Низкое, нечеловечье рычание, как будто крупная дикая кошка в клетке зоопарка обиделась на несортовой кусок кормежки. Одна из «черных шляп» предвзято истолковала заданный репортером вопрос. Собственно, она предвзято истолковала и незаданные вопросы. Ландсман видит разгневанную шляпу, разгневанную физиономию под ее полями. Обширная физиономия, окаймленная светлыми пейсами, без галстука, с выпущенной рубахой. Довид Зусман, нежданный кореш Берко Шемеца с острова Вербов. Желваки на челюстях, крупный металлический желвак слева под мышкой. Зусман обхватывает шею бедолаги Денниса Бреннана удушающим захватом, нежно рыча ему в ухо, которое, похоже, сейчас отхватит острыми зубами. Зусман вывинчивает голову репортера из плеч, а самого Бреннана – из толпы у лимузина, чтобы освободить дорогу госпоже Шпильман.

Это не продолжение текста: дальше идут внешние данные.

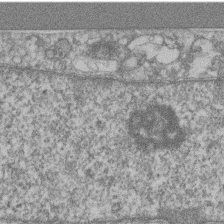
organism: Mouse
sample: T cell stromal cell synapse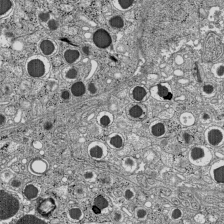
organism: C57BL Mouse
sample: Pancreatic islet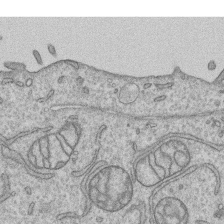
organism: Human
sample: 1205lu cells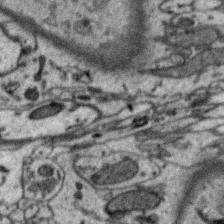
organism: Zebra finch
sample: Brain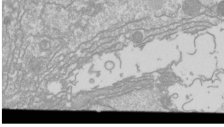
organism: Drosophila
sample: Cell division; meiosis; drosophila spermatocytes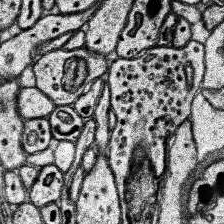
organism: Human
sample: Temporal Lobe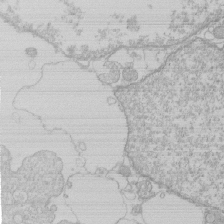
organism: Human
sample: Macrophage cells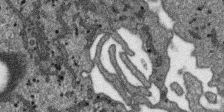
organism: Human
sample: Lung epithelial cells infected with SARS-CoV-2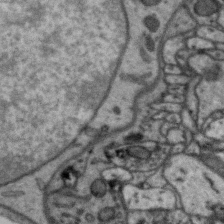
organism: Zebra finch
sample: Brain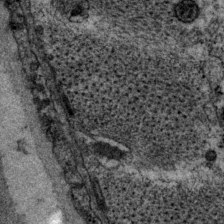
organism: P. pacificus
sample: Pharynx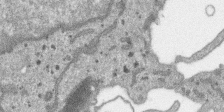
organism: Human
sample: Lung epithelial cells infected with SARS-CoV-2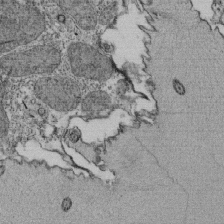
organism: Tetrahymena
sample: Cilia in tetrahymena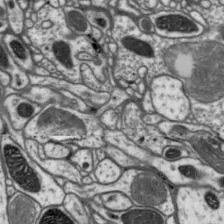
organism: Drosophila
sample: Protocerebral bridge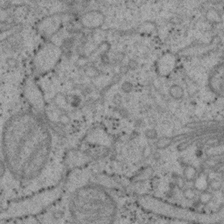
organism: Human
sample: HeLa cells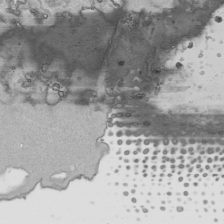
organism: Human
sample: Mitochondria in HCT116 cells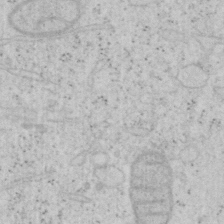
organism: Human
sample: HeLa cells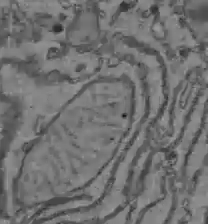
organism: C57BL Mouse
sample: Liver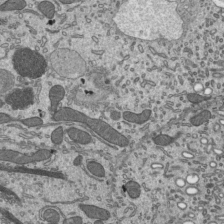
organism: Mouse
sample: Mouse epididymis efferent ductule cilia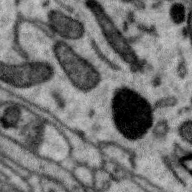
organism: Zebra finch
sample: Brain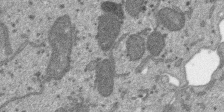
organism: Human
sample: Lung epithelial cells infected with SARS-CoV-2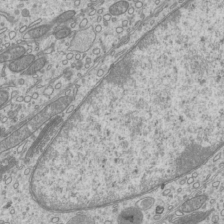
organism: Mouse
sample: Cilia; mouse epididymis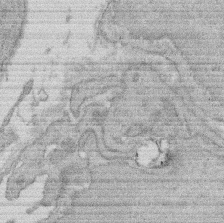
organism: Rat
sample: Salivary granule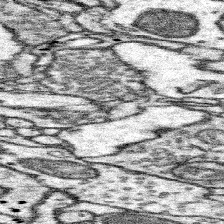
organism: Mouse
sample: Somatosensory cortex neuropil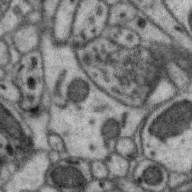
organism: Zebra finch
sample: Brain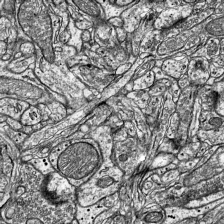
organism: Mouse
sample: Visual Cortex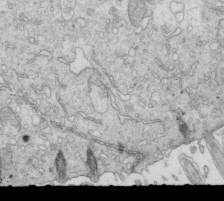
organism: Mouse
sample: Multiciliated cells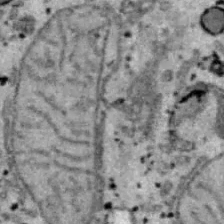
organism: Mouse
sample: Liver from an obese (ob/ob) mouse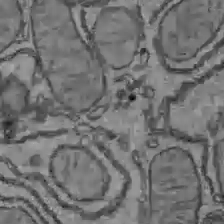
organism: C57BL Mouse
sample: Liver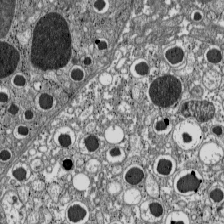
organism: C57BL Mouse
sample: Pancreatic islet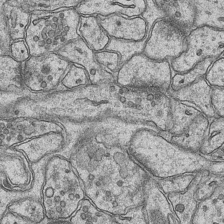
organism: Mouse
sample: CA1 Hippocampus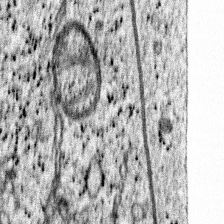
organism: Human
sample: HeLa cells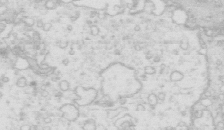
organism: Mouse
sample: Multiciliated cells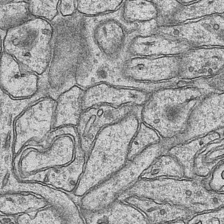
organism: Mouse
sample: CA1 Hippocampus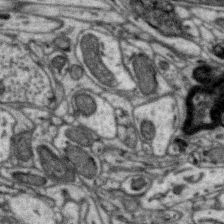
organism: Zebra finch
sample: Brain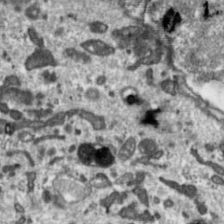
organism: Toxoplasma gondii
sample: Parasites in a vacuole inside a host cell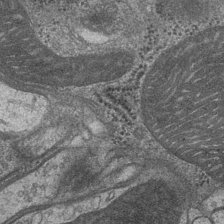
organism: Drosophila
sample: Optic medulla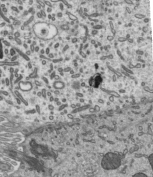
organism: Mouse
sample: Mouse epididymis efferent ductule cilia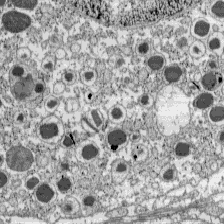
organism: C57BL Mouse
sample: Pancreatic islet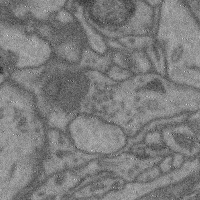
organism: Mouse
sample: Cerebral cortex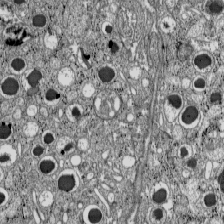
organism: C57BL Mouse
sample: Pancreatic islet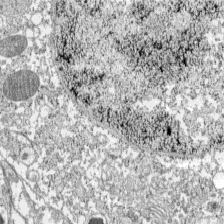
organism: C57BL Mouse
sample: Pancreatic islet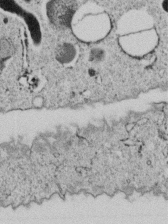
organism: C. elegans
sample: C. elegans embryo early stage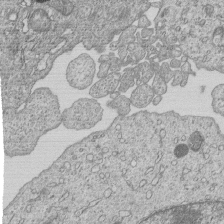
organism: Human
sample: MDA-MB-231 cells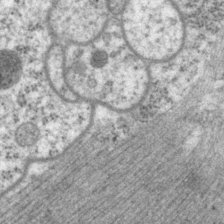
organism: P. pacificus
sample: Pharynx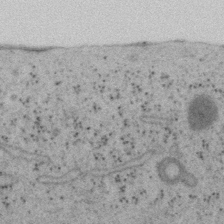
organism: Human
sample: HeLa cells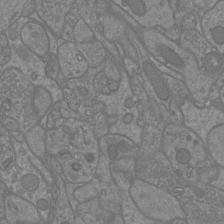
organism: Mouse
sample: Cortical neurons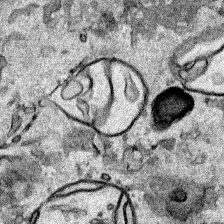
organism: Human
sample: Mitochondria in HCT116 cells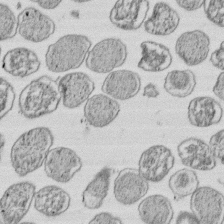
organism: E. coli
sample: Bacterial nucleoid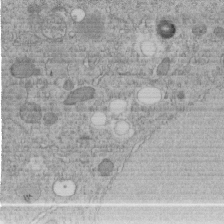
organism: C. elegans
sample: C. elegans embryo early stage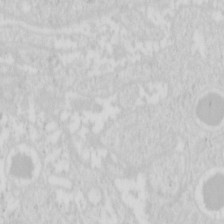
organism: Mouse
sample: Pancreas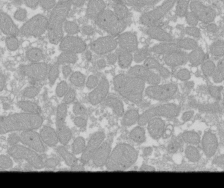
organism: Xenopus
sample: Cilia; centrioles in frog embryo cells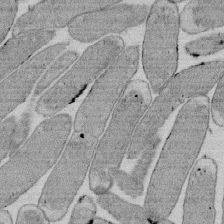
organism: E. coli
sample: Bacterial nucleoid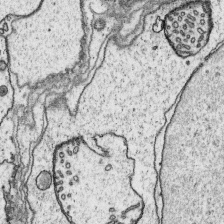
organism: Platynereis dumerilii
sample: Parapodia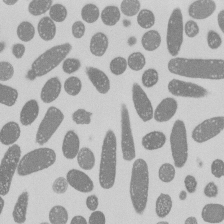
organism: E. coli
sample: Bacterial nucleoid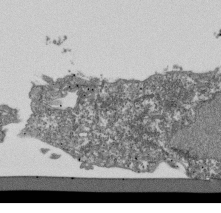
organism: Dictyostelium discoideum
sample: Dictyostelium multivesicular bodies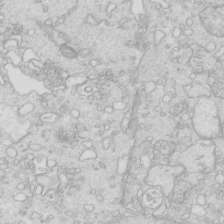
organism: Mouse
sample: Multiciliated cells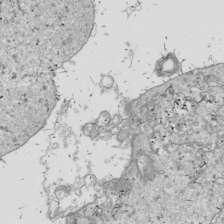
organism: Drosophila
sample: Cell division; meiosis; drosophila spermatocytes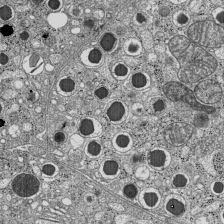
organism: C57BL Mouse
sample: Pancreatic islet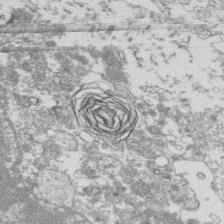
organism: Human
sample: HeLa cell HIV synapse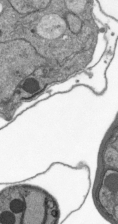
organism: Plasmodium falciparum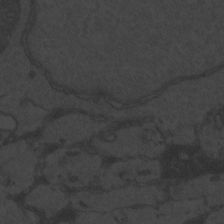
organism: Zebrafish
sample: Macrophage infected with Toxoplasma gondii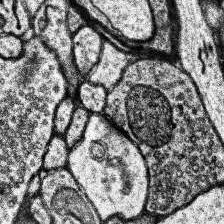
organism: Human
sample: Temporal Lobe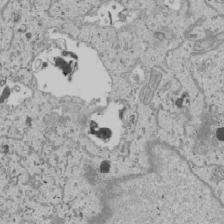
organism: Human
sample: Mitochondria in U2OS cells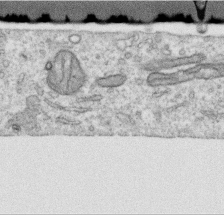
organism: Human
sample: Centriole in RPE cells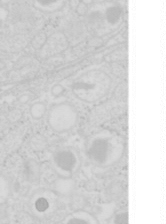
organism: Mouse
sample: Pancreas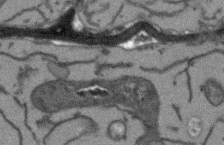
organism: Arabidopsis thaliana
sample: Root tip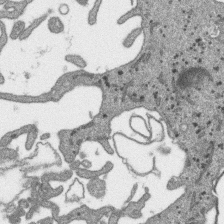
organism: Human
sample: Lung epithelial cells infected with SARS-CoV-2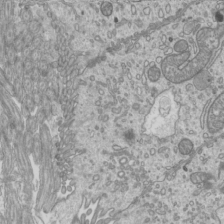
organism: Mouse
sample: Cilia; mouse epididymis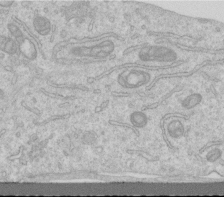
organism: Human
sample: Centriole in RPE cells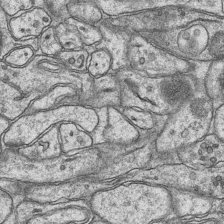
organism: Mouse
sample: CA1 Hippocampus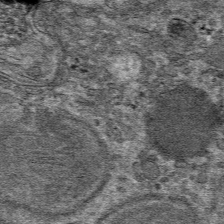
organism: Mouse
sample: Mouse hepatocytes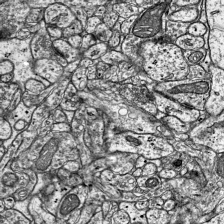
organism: Mouse
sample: Visual Cortex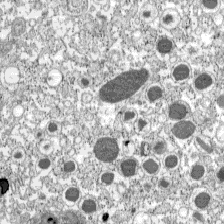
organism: C57BL Mouse
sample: Pancreatic islet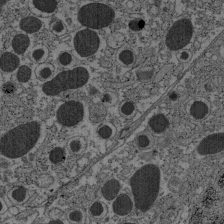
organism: C57BL Mouse
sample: Pancreatic islet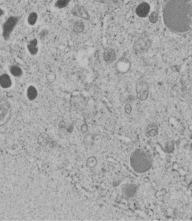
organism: C. elegans
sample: C. elegans embryo early stage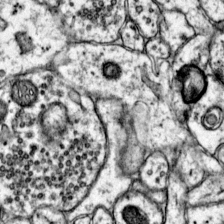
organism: Mouse
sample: Primary visual cortex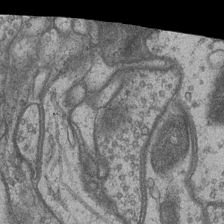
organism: Drosophila
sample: Optic medulla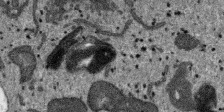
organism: Human
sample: Lung epithelial cells, uninfected (mock) control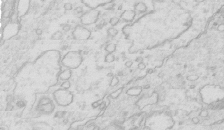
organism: Mouse
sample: Multiciliated cells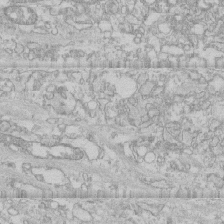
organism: Human
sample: CRL-1474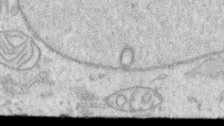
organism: Human
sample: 1205lu cells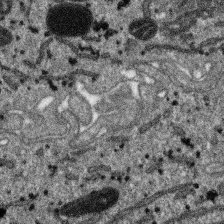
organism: Human
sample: Lung epithelial cells infected with SARS-CoV-2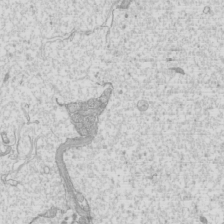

Богом из машины – скорее, чертиком из табакерки – подскакивает юный латке, чтобы вмешаться – а для чего еще он здесь? Но латке перепуган – видно по физиономии, – и потому дубинка его опускается на голову Довида Зусмана с неподобающей силой и страстью. Жутковатый хруст – и Зусман тает воском, растекается у ног юного латке, и кости его рассыпаются в придорожной слякоти.
На мгновение толпа застыла, замер весь пространный окружающий мир, да и само мгновение вроде бы остановилось. Народ вдохнул единым вздохом – и затаил дыхание, не выдыхая. После этого сорвались с цепей бешеные псы безумия. Еврейский бунт, бессмысленный и беспощадный, неудержимый и, надо признать, весьма шумный. Градом посыпались сочные ругательства с упоминанием кожно-венерических заболеваний, обильных кровотечений, родственных связей, естественных и противоестественных взаимоотношений живых существ разных родов, видов, семейств и даже классов. Волны воплей, шляп, кулаков и палок, развевающиеся вымпелами крестоносцев бороды, кровь, грязь, панцирные штаны… Двое несли транспарант на двух шестах – каждый вооружился своим шестом; транспарант с надписью, обращенной к усопшему владыке Менахему, свалился на «черные шляпы». Шесты устремились к черепам и челюстям полицейских, тряпку с надписью «ПРОЩАЙ…» смололи жернова толпы. Она еще раза два взлетела над головами скорбящих и наблюдающих, живых и мертвых – и исчезла под обезумевшими башмаками.